In Berlin, bei Zander und dem Jugendorchester, war die Spannung groß. Nicht nur durch die sehr persönliche Referenz zu Berlin. Nimrod ist eines der schönsten Musiken, die es für Orchester gibt, drückt sie diese bittersüße Trauer aus, diese Sehnsucht, diese tiefe, tiefe Sehnsucht nach Einheit. Wir waren alle durch diese einleitenden Worte von Zander berührt: das Publikum, die jungen Spieler und auch er selbst. Ich sah verbundene Blicke zwischen den Musikern, auch lag diese Berührung in der Luft, zwischen ihnen. Tränen kullerten mir die Wange herab, schon von der ersten Note an, und das Stück schwebte in den Raum und kehrte wieder, und es war ein einziger Kreislauf, der jeden von uns mitnahm, in einen einzigen gemeinsamen Moment. Mein Herz quoll über, nur noch dieser eine Ton, dieser eine, und dann war es vorbei.

Als der letzte Ton entschwand, hatte Zander seine Augen geschlossen, seine Arme waren oben. Und es war still.

Er blieb eine ganze Weile lang mit seinen Armen oben. Das ganze Publikum schaute zu, rührte sich nicht.

Ich hielt den Atem an.

Dann fing er an, langsam, sehr langsam, seine Arme nach unten zu senken. Die Zeit schien wie stehengeblieben. Und noch immer war es still, niemand rührte sich.

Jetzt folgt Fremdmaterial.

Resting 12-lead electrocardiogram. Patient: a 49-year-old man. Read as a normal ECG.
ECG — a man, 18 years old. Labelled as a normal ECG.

Nach ein paar Sekunden hörte ich auf, mir Sorgen zu machen, dass jemand klatschen und den Moment stören würde. Ich merkte: Ja, in diesem Publikum hatte es eine Veränderung gegeben. Diese Menschen spürten eine Verbundenheit, die nur Musik herzustellen vermag, ganz ohne Worte. Und niemand im Saal wünschte, diese Verbindung, diese Stille zu unterbrechen.

Zanders Arme waren bereits unten, an seiner Seite, und noch immer war es still im Saal.

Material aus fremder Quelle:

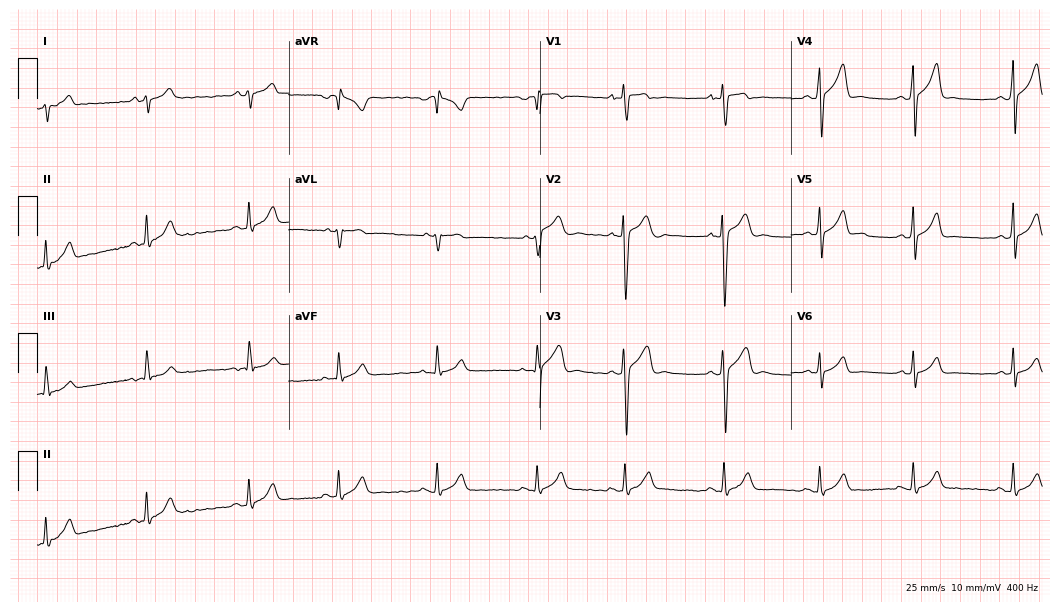
12-lead ECG from a male patient, 17 years old (10.2-second recording at 400 Hz). No first-degree AV block, right bundle branch block (RBBB), left bundle branch block (LBBB), sinus bradycardia, atrial fibrillation (AF) or sinus tachycardia recorded for this tracing.

Und dann entspannte er seine Arme.

Stille.

Und dann, der Applaus.

Der Applaus von 2.000 Menschen nach solch einem Moment war einzigartig, ehrlich, aufrichtig, berührt, erleichtert. Es war alles dabei. Später habe ich den Mitschnitt des Konzerts hören können; es waren insgesamt 25 Sekunden Stille gewesen. Solch ein unerwarteter Moment des Staunens, dass ich noch heute Gänsehaut bekomme, wenn ich daran denke.

Musik hat Kraft. Stille hat Kraft. Was will sich also ausdrücken? Was möchte sich durch dich ausdrücken? Wofür wirst du heute dieses kostbare Medium einsetzen, das ausdrücken kann, wo die Worte nicht mehr reichen? Was möchtest du in die Welt bringen?

Ich frage das, weil es mir wichtig ist. Es ist wichtig für mich, was du fühlst, wenn du Die Schöpfung singst. Ich möchte erfahren, was dich berührt, wenn du das Oboenkonzert von Mozart spielst. Ich möchte mitgerissen werden, dich sehen, und ich möchte mitbekommen, was dich bewegt, auch wenn es gerade nichts Außergewöhnliches gibt.

Es gibt dich, und das ist genug für mich.